Features March 1, 1999 Issue

Offshore Log:
A Close Call with Underwater Corrosion

For years, we have harangued sailors about the need to do a careful survey of all underwater hardware every time the boat is hauled. Now we'll show you why. This through-hull fitting was removed from a Tartan 40 while it was hauled for bottom paint at the CMO yard in Puerto La Cruz, Venezuela. The boat had a previous history of eating zincs.

Most of the underwater through-hulls on this boat are recessed below the surface of the hull to reduce drag, then faced off with polyester or epoxy putty. On this fitting, which was not puttied over, the owner noticed severe pitting of the exposed surface flange. He managed to remove both the seacock and through-hull without destroying them—no mean feat, in our experience.

While the seacock itself showed no apparent degradation, the through-hull fitting was wasted to the point where you could see daylight through the threads, and the flange was almost crumbly. There is little doubt that a good thunk on the seacock would have broken it free on the inside of the boat, resulting in a very large hole under the water. Needless to say, the owner spent some time carefully looking at his other through-hull fittings.

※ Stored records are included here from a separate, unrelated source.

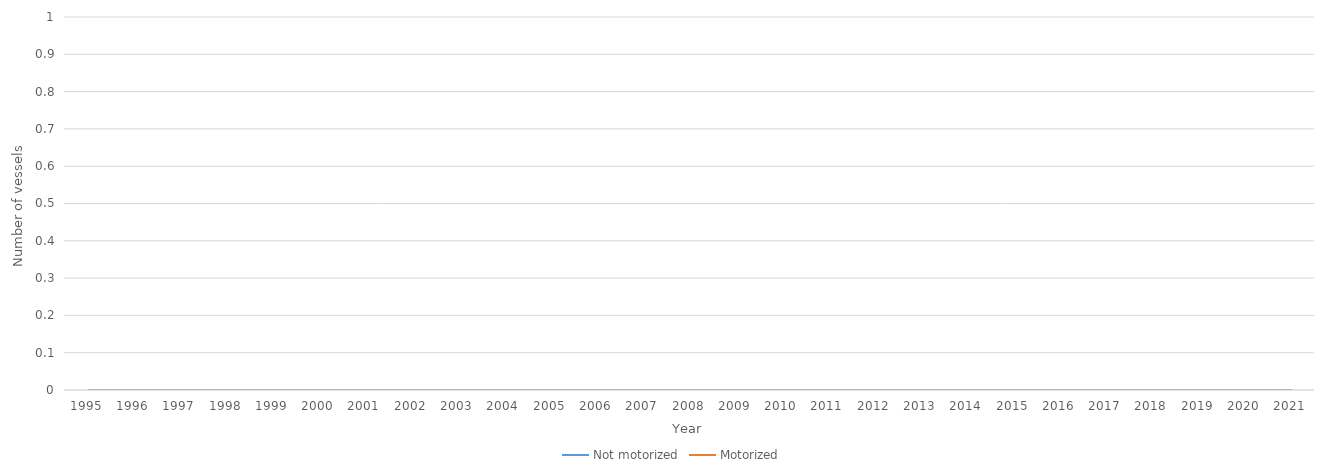
| Category | Not motorized | Motorized |
|---|---|---|
| 1995.0 | 0 | 0 |
| 1996.0 | 0 | 0 |
| 1997.0 | 0 | 0 |
| 1998.0 | 0 | 0 |
| 1999.0 | 0 | 0 |
| 2000.0 | 0 | 0 |
| 2001.0 | 0 | 0 |
| 2002.0 | 0 | 0 |
| 2003.0 | 0 | 0 |
| 2004.0 | 0 | 0 |
| 2005.0 | 0 | 0 |
| 2006.0 | 0 | 0 |
| 2007.0 | 0 | 0 |
| 2008.0 | 0 | 0 |
| 2009.0 | 0 | 0 |
| 2010.0 | 0 | 0 |
| 2011.0 | 0 | 0 |
| 2012.0 | 0 | 0 |
| 2013.0 | 0 | 0 |
| 2014.0 | 0 | 0 |
| 2015.0 | 0 | 0 |
| 2016.0 | 0 | 0 |
| 2017.0 | 0 | 0 |
| 2018.0 | 0 | 0 |
| 2019.0 | 0 | 0 |
| 2020.0 | 0 | 0 |
| 2021.0 | 0 | 0 |

While there are a number of possible causes for radical corrosion in a boat just over a decade old, the end result is the same: significant risk of fitting failure and subsequent sinking.

If your boat is hauled out now, take a couple of hours to carefully examine all pieces of underwater metal. Scrape the bottom paint off anything that looks even remotely suspect, since a few coats of paint could easily mask significant deterioration.